→ Work to be completed
Your copy must start with the line containing "Lavoir de Baigneux-les-Juifs, Côte-d'Or, Bourgogne, FRANCE" and end with the last line of the entries, matching them exactly and leaving out every picture.

(Records from a data collection)
======

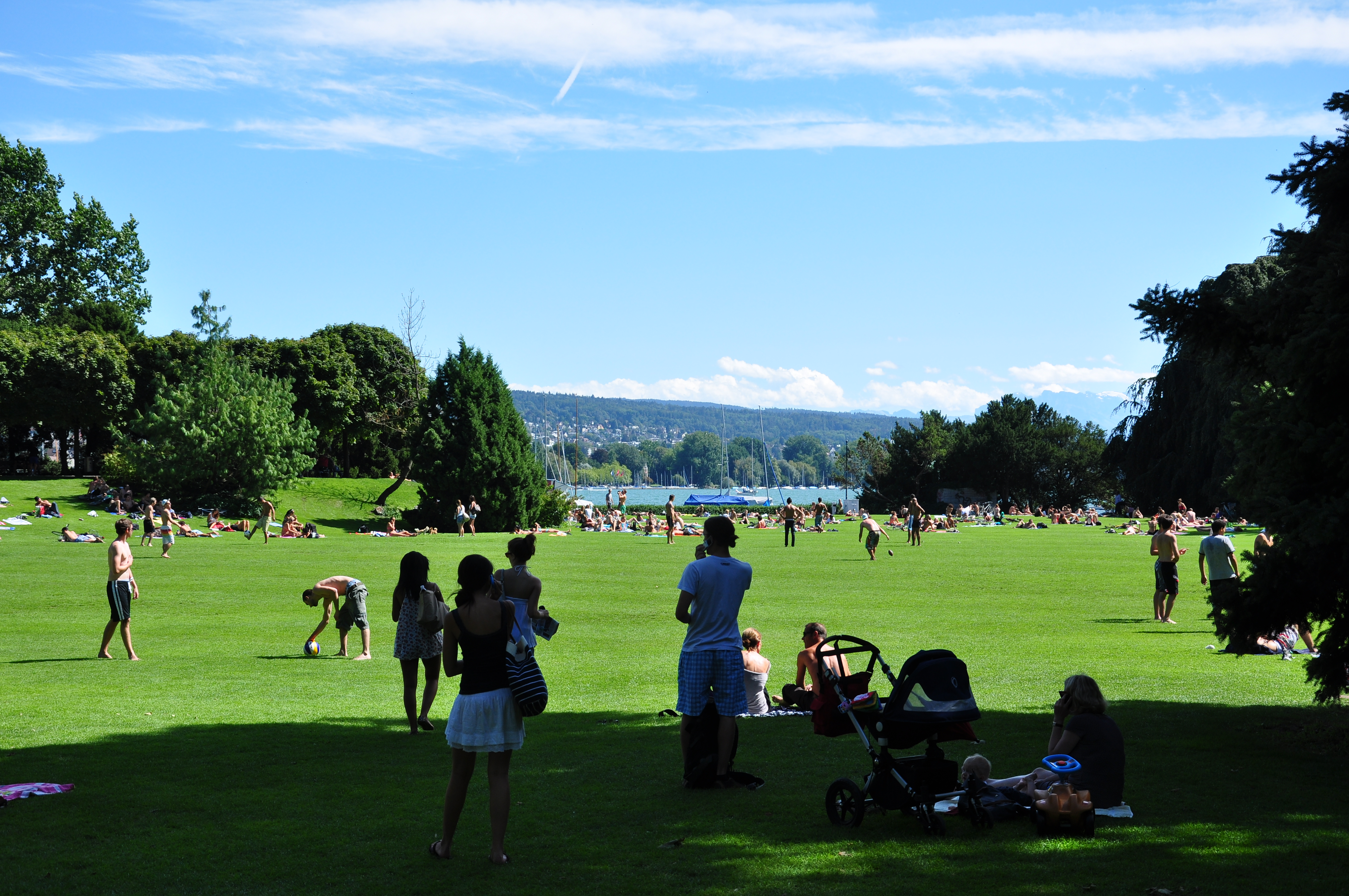 Arboretum in Zürich-Enge (Switzerland)
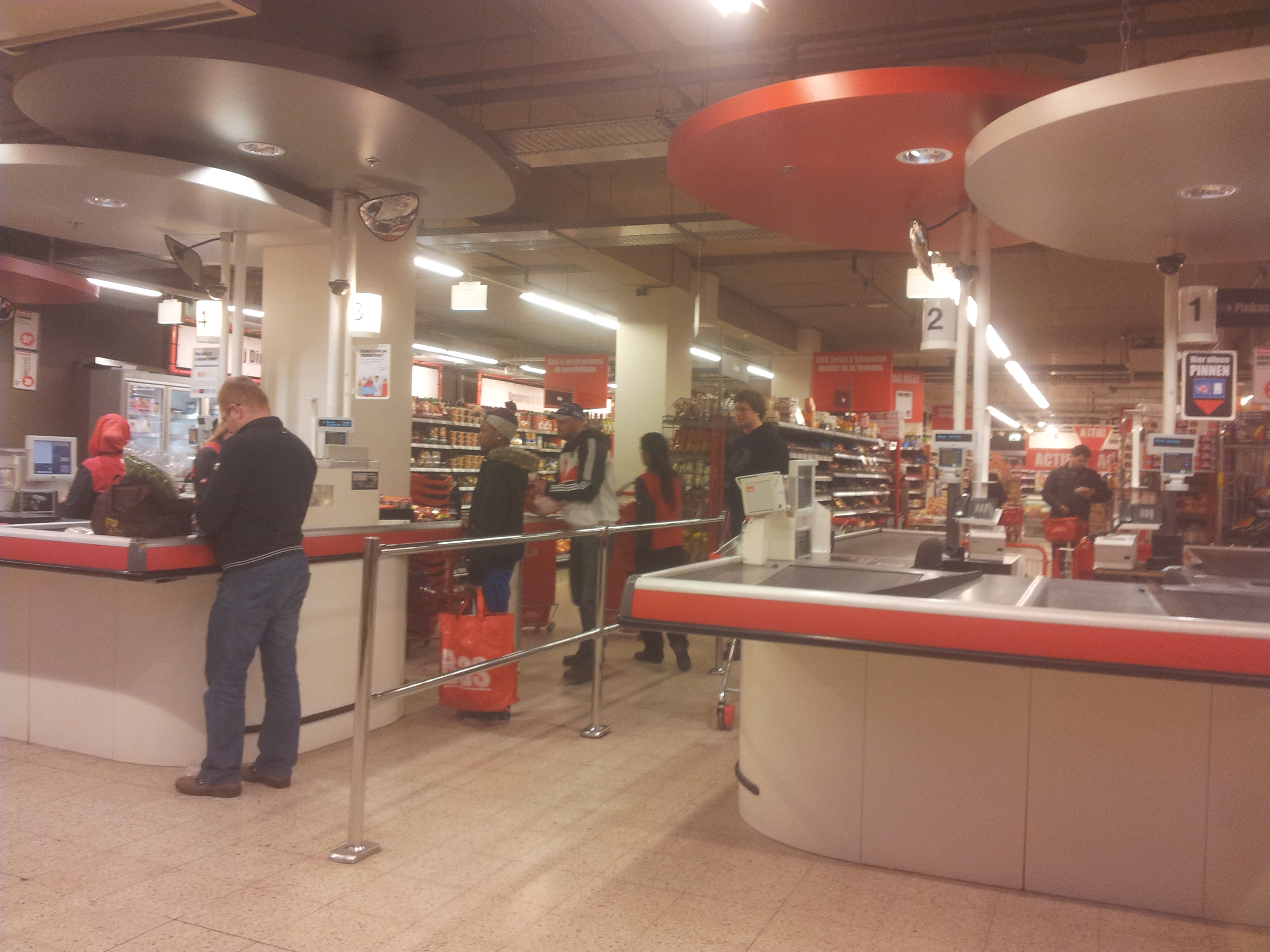 Een Dirk supermarkt in Rotterdam (Pinkstraat). Voorheen een Bas van der Heijden.
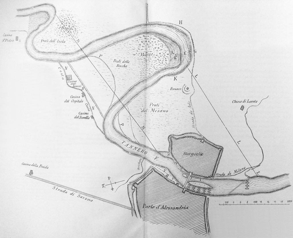 [...] Disegno giustamente con proportioni et Misure come è posta la Città d'Alessandria et Bergoglio, con il Fiume Tannero suo volgimento et corrusione con la campagna, casine et altri luoghi che hanno potuto capire in tanto spatio de disegno [...]. Progetto dell'ingegnere Giovanni Battista Clarici per i tagli da farsi al Tanaro, il quale minacciava di abbandonare la città. 1593 Bibliografia Edite a spese del Municipio di Alessandria da Francesco Gasparolo, Monumenta Alexandrina. Carte Alessandrine dell'Archivio di Stato di Milano, Stabilimento Cromo-Tipografico-Librario ditta G. M. Piccone. Alessandria, 1903.
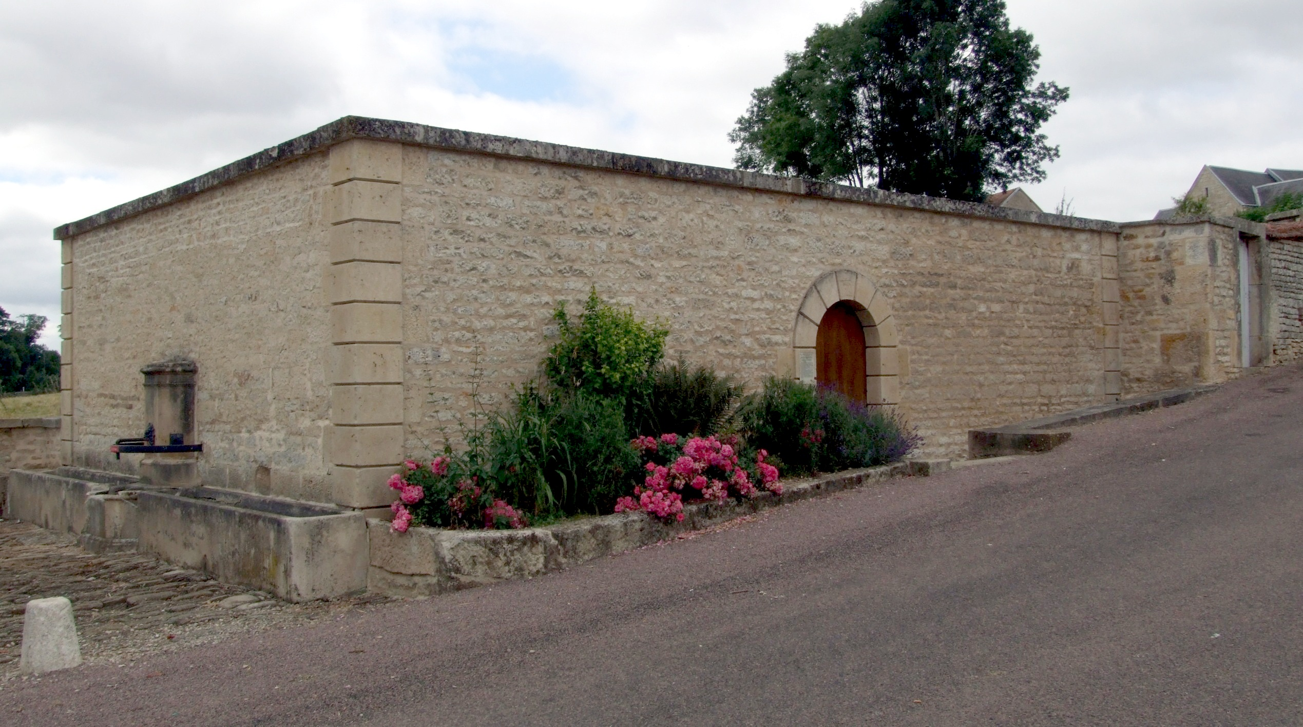 Lavoir de Baigneux-les-Juifs, Côte-d'Or, Bourgogne, FRANCE
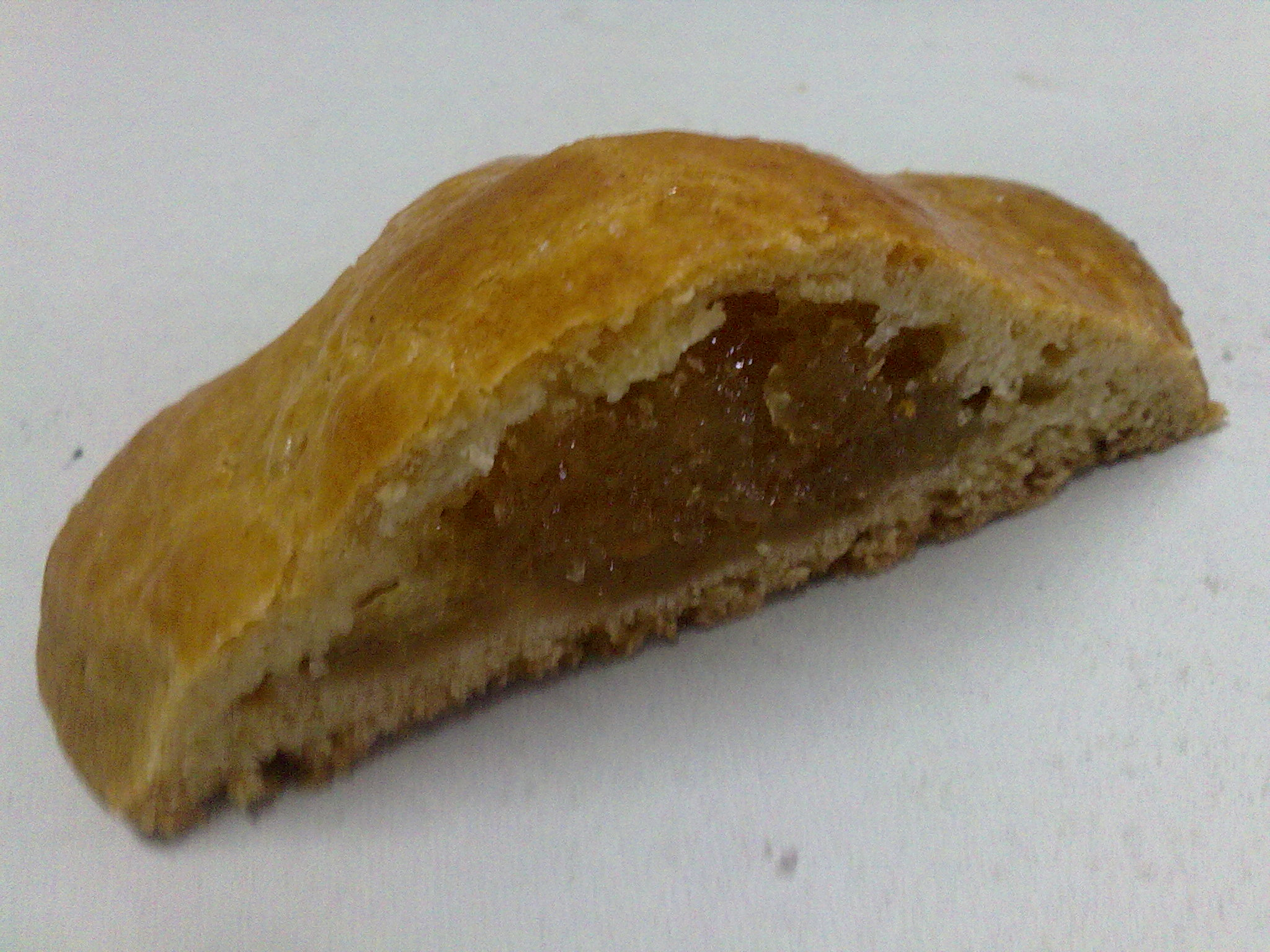 Sección de un dulce de pasta flora y cabello de ángel
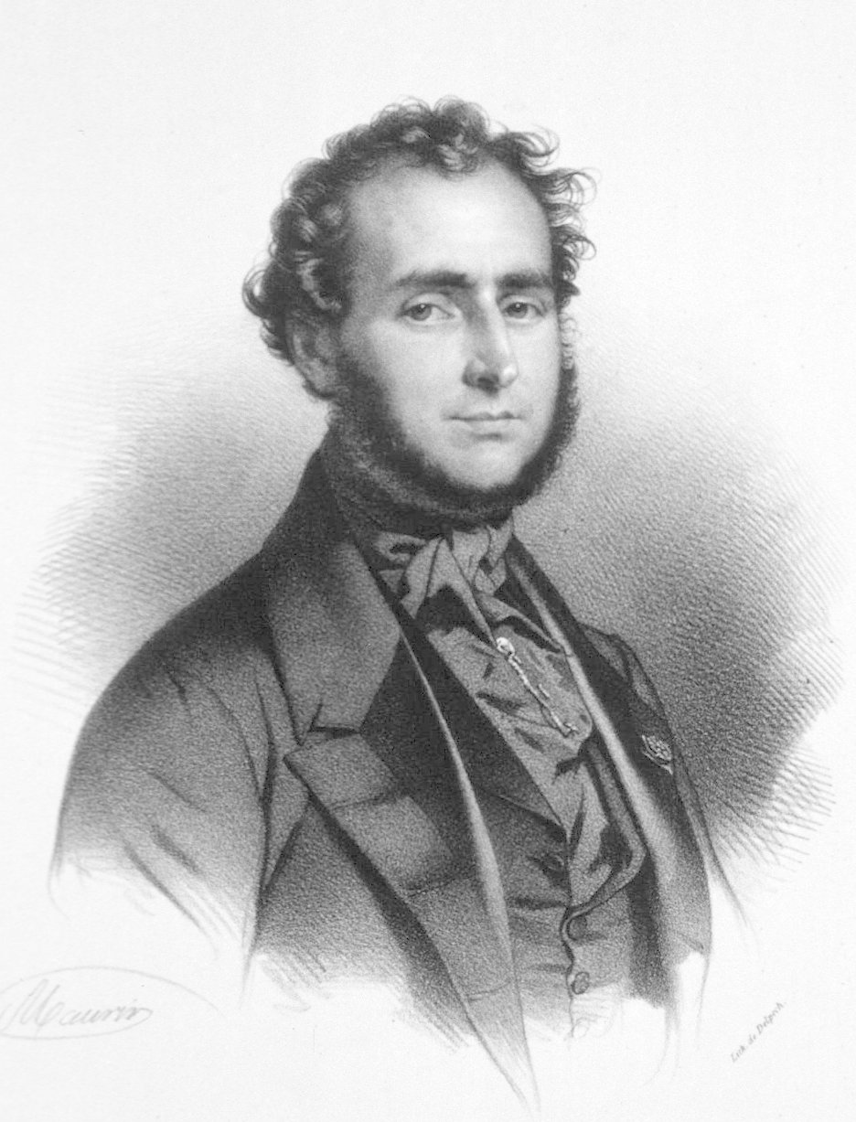 Portrait du chirurgien Jobert de Lamballe (1799-1867), réalisé par l'artiste François Séraphin Delpech, (1778-1825).

======

→ Task response
 Lavoir de Baigneux-les-Juifs, Côte-d'Or, Bourgogne, FRANCE
 Sección de un dulce de pasta flora y cabello de ángel
 Portrait du chirurgien Jobert de Lamballe (1799-1867), réalisé par l'artiste François Séraphin Delpech, (1778-1825).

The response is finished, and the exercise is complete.